Patrick Moorhead: Yeah, yeah, yeah. You brought up some great points, Daniel, and it’s funny, just to put this in perspective for everybody, I think the debate is closed market, free market, and are you a utility or not? And then what does this mean to competition? if there’s not a lot of choices and you’re forced to go through certain things, the theory is that competition goes down. One thing that does annoy me related to Apple, we’re talking about Google, is that Apple really won’t even talk about how much it is invested in its store, for security, for storage, for hosting, for pairing, any of that stuff, because they don’t want anybody to know how much money they make. Now, does Apple deserve credit for creating the concept of a closed app store? I think they do. Then the question is, if they’re not investing in it, they’re not adding to it and they’re essentially squatting on it. Is that good for the market? Is that good for competition? I don’t have the exact answers yet, but I think we’ve posed the right questions. That’s my only follow-up here.

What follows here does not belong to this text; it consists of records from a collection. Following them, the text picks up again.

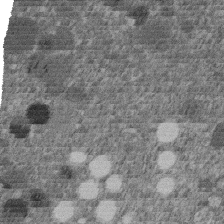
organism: C. elegans
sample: C. elegans embryo early stage
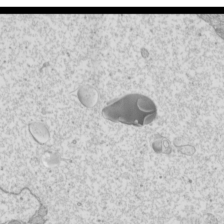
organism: Mouse
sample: Cilia; mouse epididymis
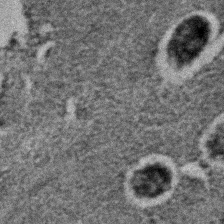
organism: C. elegans
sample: C. elegans embryo
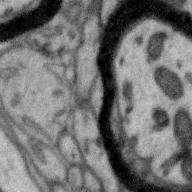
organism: Zebra finch
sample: Brain
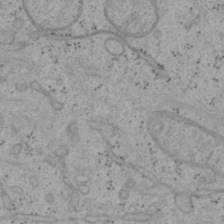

Daniel Newman: Yeah, no, I think that’s great, Pat. Like I said, I think we can come back to this, there’s going to be more episodes talking about antitrust. This is the only thing on the planet that the two parties could seemingly have some level of agreement on right now, is that big tech is the bad guy. I think that needs to be discussed more because this technology changes our lives.

So let’s talk about another. I mentioned another tuck-in acquisition. I don’t know if it’s just something in the water right now, HPE, IBM, it feels like every week these companies are making announcements of acquisitions, but these aren’t Red Hats and these aren’t Slacks, these are more tuck-ins, but it’s some interesting things, really quickly, not to, so IBM acquired a company called BoxBoat this week and not to go off the topic, but you probably heard if you’re out there that the president of IBM left the company. Companies doing a massive reshuffle of the quote unquote executive deck. It’s spinning off its global technology services, its managed infrastructure business to a new company called Kyndryl.

One of the areas that IBM has been really double, triple, quadrupling down on has been hybrid cloud and hybrid cloud services. So you knew about the Red Hat acquisition. You probably knew the fact that really its hybrid bet has been heavily placed on IBM Cloud plus Red Hat offering a set of solutions that addressed Pat, what we were talking about earlier, with the future being multicloud. But with this spinoff of GTS, the question mark was what happens to IBM services going forward? They still have the global business services, they still have the need to be able to support and consult with customers. And so BoxBoat is another, very strategic acquisition being made by GBS to help the company expand its hybrid cloud services business. What this particular acquisition really focused on, which is a smaller team, is its cloud ecosystem certifications.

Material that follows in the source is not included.